Conversely, a virama that is encoded in the ToUnicode but placed at the wrong position in the output sequence (e.g., before the first consonant rather than between them) breaks downstream Indic text processing entirely. pdftract's GSUB reversal logic must validate virama placement against the logical structure of each conjunct it decodes.
10. OCR Fallback for Indic Scripts
When ToUnicode is absent, ActualText is not present, and GSUB reversal fails to produce a coherent Unicode sequence (as indicated by high rates of unresolvable glyph names, invalid code point sequences, or detection of a purely graphical rendering pipeline), pdftract falls back to OCR using Tesseract with script-specific language models.
Tesseract provides dedicated trained models for major Indic scripts: deva for Devanagari, tam for Tamil, tel for Telugu, ben for Bengali, kan for Kannada, mal for Malayalam, guj for Gujarati, and pan for Gurmukhi. These models produce Unicode output in logical (phonemic) order directly, as Tesseract's Indic pipeline includes its own shaping-aware recognition layer.

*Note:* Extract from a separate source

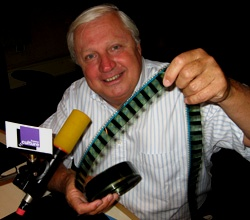 Axel Brücker à France-Culture.

pdftract must render the affected PDF page region to a raster image at sufficient resolution (minimum 300 DPI, preferably 400 DPI for small body text) before passing it to Tesseract. The script of the content must be identified to select the correct model; this can be done heuristically from any glyph name information or from the font name embedded in the PDF. All text extracted via the OCR path is annotated in pdftract's output with a source: ocr field and a per-word or per-line confidence score as reported by Tesseract's HOCR output, so consumers can distinguish OCR-derived text from CMap-derived or ActualText-derived text and apply appropriate downstream validation.